Conforme leciona Martins (2000, p. 1):

No início da civilização, os grupos sociais procuravam bastar-se a si mesmos,


produzindo material de que tinham necessidade ou se utilizando daquilo do
que poderiam obter facilmente da natureza para a sua sobrevivência alimentos,
armas rudimentares, utensílios. O natural crescimento das populações, com
o passar dos tempos, logo mostrou a impossibilidade desse sistema, viável
apenas nos pequenos aglomerados humanos. Passou-se, então, à troca dos bens
desnecessários, excedentes ou supérfluos para certos grupos, mas necessários
a outros [...]. Inegavelmente, a troca melhorou bastante a situação de vida de
vários agrupamentos humanos.

Nos tempos primitivos, os seres humanos viviam em grupos, sendo a


maioria nômade e pertencente à mesma família. Eles viviam afastados uns dos
outros, fator que exigia a autossuficiência do grupo. Todavia, com o decurso
do avizinhamento, iniciou-se a primeira forma de comércio propriamente
dita: a troca, que ocasionou melhor aproveitamento das riquezas e maior
dedicação do homem ao desenvolvimento das culturas, como cereais, gado,
ferramentas, etc.
O Direito Comercial se divide em quatro períodos.
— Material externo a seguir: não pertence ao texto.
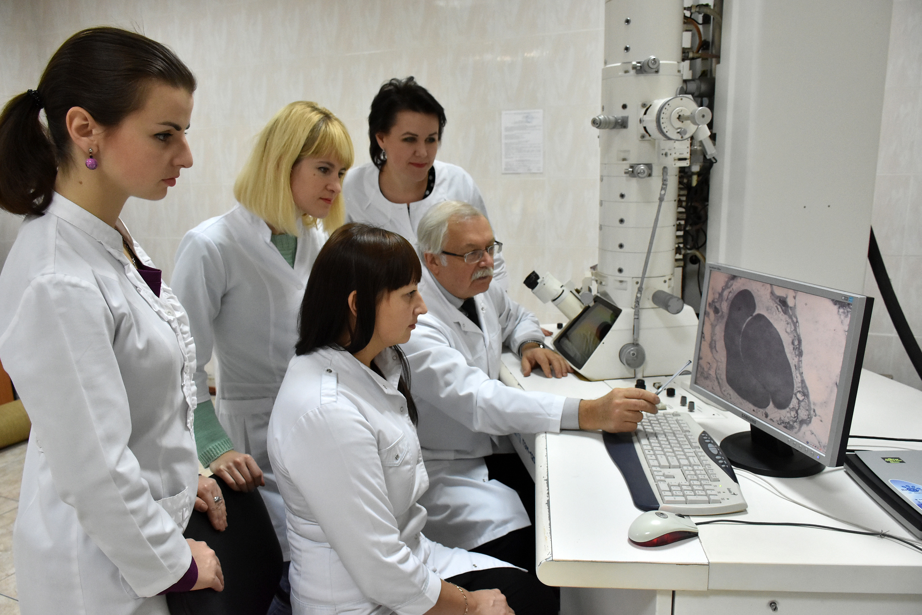 Науковці катедри гістології та ембріології Навчально-наукового інституту морфології Тернопільського національного медичного університету імені І. Я. Горбачевського проводять електронномікроскопічні дослідження на електронному мікроскопі, обладнаному цифровими системами виведення зображення високої роздільної здатності. Сидять: доцентка катедри Світлана Литвинюк, доктор біологічних наук, професор Костянтин Волков, стоять: старша викладачка катедри Соломія Крамар, старша лаборантка катедри Наталія Зикова, доктор біологічних наук, доцентка Зоя Небесна.

O primeiro se situa entre
meados do século XII e fins do XVI, momento em que o Direito era aplicado
somente a integrantes da corporação dos comerciantes, seguindo, portanto,
um critério subjetivo para a sua aplicação (TRABALLI, 2016). Nesse período,
cada país adotava um modo particular de desenvolver o comércio. A Grécia se
baseava nos costumes e foi responsável pelos primeiros contratos relativos à
comercialização marítima, assim como pela lei escrita. Já em Roma, o comércio
se fundamentava no jus gentium (do latim “direito das gentes” ou “direito
do povo”) e compunha-se de normas que eram aplicáveis aos estrangeiros,
visto que a prática do comércio não era bem aceita pela aristocracia, pois era
apontado como degradante (MEDEIROS, 2011).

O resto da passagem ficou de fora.